Tuesday, August 13, 2013

as pure as a bag of water

Next City offers a nuanced take on 'pure water' -- the system of selling plastic sachets of drinking water.  'Pure water' is the municipal water system of cities that don't have a municipal water system. Equally necessary and nasty, sachet water is, as the article notes, a grand conundrum -- simultaneously "a huge urban economy, its very own black market, an environmental disaster and a private-sector-driven public health coup."

Do laugh at the last quote of the article, though. While it comes from the mouth of a University of Miami professor, it's a great example of one of the favorite sports of West Africa--Nigeria-bashing. I dey go Las Gidis many times, and I've never seen river water bagged as 'pure water.' Indeed, all pure water companies are registered with and inspected by NAFDAC--Nigeria's National Agency for Food and Drug Administration and Control--and I don't know anyone there who would drink any bag of water that didn't have NAFDAC certification.

Saturday, August 3, 2013

the world's most open border

The Associated Press reports on the people who smuggle goods across the 227-mile-long border between the Domincan Republic into Haiti.

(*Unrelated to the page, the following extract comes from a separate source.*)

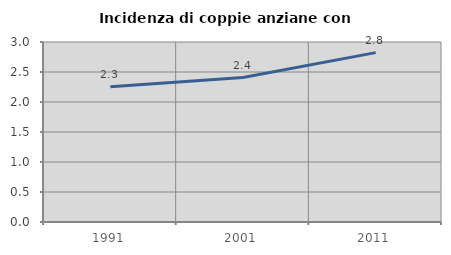
| Category | Incidenza di coppie anziane con figli |
|---|---|
| 1991.0 | 2.256 |
| 2001.0 | 2.408 |
| 2011.0 | 2.823 |

Factoid: The Dominican Republic estimates that the country's "14 border markets host more than 50,000 vendors and says Haiti's informal merchants earn about $165 million a year reselling the goods back home. That's in addition to the country's $1.1 billion in formal exports to Haiti."

History: "The Dominican government opened the markets in the early 1990s, when a military regime ruled Haiti and the U.N. imposed an embargo. The markets have since bustled because Haiti's ports are notoriously expensive and rife with red tape and poor infrastructure."

In June, Haiti banned imports of Dominican poultry and eggs, claiming it was defending the country against avian flu. In response, the Dominican Republic closed its border markets for a day.

Perhaps in pursuit of tax revenue, Haiti's government has been trying to crack down on the smuggling, pushing to cut tax-free border trade to just one day a week. This has led to charges that the government of Michel Martelly is soaking the poor while subsidizing the rich, particularly by giving tax breaks to hotel owners so they can build lodging and attract tourists.

As Mario Joseph, a lawyer whose clients have been critical of the Martelly government, told the AP, "The only people paying taxes are the street merchants. The big shots aren't paying."